山梨県は日本の中央部に位置し、富士山や南アルプス、八ヶ岳といった雄大な山々に囲まれた内陸の県である。2013年2月24日と25日は、
いずれも晴天に恵まれ、観光に適した気象条件であった。24日の平均気温は1.8度、最高気温は6.4度、最低気温は-2.6度、平均湿度31%、
北北西の風が7.3m/s吹いていた。一方、25日は平均気温1.7度、最高気温8.7度、最低気温-4.8度、湿度はさらに低い25%で、風速は3.8m/s、
天候は快晴であった。空気は乾燥しており、寒さの中にも清々しさを感じられる気候であったといえる。
この時期の山梨県では、寒さを和らげる温泉や、澄んだ空気の中で楽しむ自然景観、そして地域文化に触れることができる観光施設が
数多く点在していた。山梨市にある「ほったらかし温泉」はその代表例であり、富士山と甲府盆地を一望できる露天風呂が人気を
集めていた。施設名の通り、過剰なサービスは提供せず、利用者が思い思いに時間を過ごすことができる点が特徴である。寒空の下、
朝焼けや夕焼けに染まる富士の姿を湯船から眺めるという贅沢な体験ができる温泉である。
また、北杜市の「サントリー白州蒸留所」では、日本の代表的なシングルモルトウイスキーである「白州」の製造工程を見学することが
できた。森に囲まれた立地から「森の蒸留所」と呼ばれ、静かな環境の中で熟成されるウイスキーの香りが館内に漂っていた。
見学では歴史や製造方法の紹介に加え、ウイスキーの試飲も実施されており、大人の観光客に人気の高いスポットであった。
歴史的な名所としては、甲府市にある武田神社が挙げられる。戦国時代の名将・武田信玄を祭るこの神社は、かつての居館跡に建てられており、
荘厳な社殿と整備された庭園が印象的であった。信玄が地域振興や治水事業に尽力したことから、現在でも県民の尊敬を集めており、
地元の歴史や人物に触れる貴重な場所である。
温泉好きには、もう一つ注目すべき施設がある。市川三郷町にある「みたまの湯」は標高370メートルに位置し、八ヶ岳や北岳などを
見渡す絶景露天風呂を備えていた。良質なアルカリ性単純温泉が湧き出ており、日没後には甲府盆地の夜景を眼下に眺めながら湯浴みを
楽しめた。
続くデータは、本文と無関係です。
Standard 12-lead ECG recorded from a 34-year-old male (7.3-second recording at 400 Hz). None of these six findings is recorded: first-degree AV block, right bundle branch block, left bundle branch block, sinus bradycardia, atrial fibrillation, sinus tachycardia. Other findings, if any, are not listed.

サウナや食事処も併設されており、長時間の滞在にも適した施設である。
地域の名産品を扱う観光スポットとしては、和菓子の老舗「桔梗屋」が挙げられる。代表商品である「桔梗信玄餅」は、甘さ控えめの餅に
黒豆餡を包んだもので、県内外から高い支持を受けている。本社敷地内にあるアウトレット施設「社員特価販売1/2」では、これらの製品が
割引価格で購入できるほか、詰め放題イベントなども実施されていた。
自然の景観を楽しむ場としては、「御岳昇仙峡」が山梨県北部に位置しており、日本屈指の渓谷美を誇る。断崖や奇岩、清流が連なる渓谷には
遊歩道が整備されており、冬の澄んだ空気の中で花崗岩の造形美をより一層引き立てていた。観光客は自然の造形に感嘆しながら、写真撮影や
ハイキングを楽しんでいた。
一方で、山梨県を語る際に忘れてはならないのが、交通インフラに関する話題である。大月市と甲州市を結ぶ笹子トンネルは、中央自動車道の
主要ルートの一部であり、2012年に発生した天井板落下事故は多くの犠牲者を出した。この事故を受けて、老朽インフラへの警鐘が全国的に
鳴らされ、以後の道路管理や点検体制の見直しが進められる契機となった。
加えて、山梨県を代表する郷土料理である「ほうとう」は、冬の寒さの中でその魅力を一層増していた。味噌仕立ての温かい汁に
太い麺とたっぷりの野菜が入ったこの料理は、旅の疲れを癒し、地域の味覚を実感することができる一品である。特に、地元産の小麦を
使った手打ち風のものは「甲州ほうとう」として高く評価されている。
以上のように、2013年2月24日と25日の山梨県は、穏やかな冬晴れのもとで、多彩な観光資源を訪れるには最適な環境であった。
豊かな自然、歴史的背景、温泉、食文化と、訪れる者を飽きさせない魅力にあふれた地域であることが改めて確認できる2日間であった。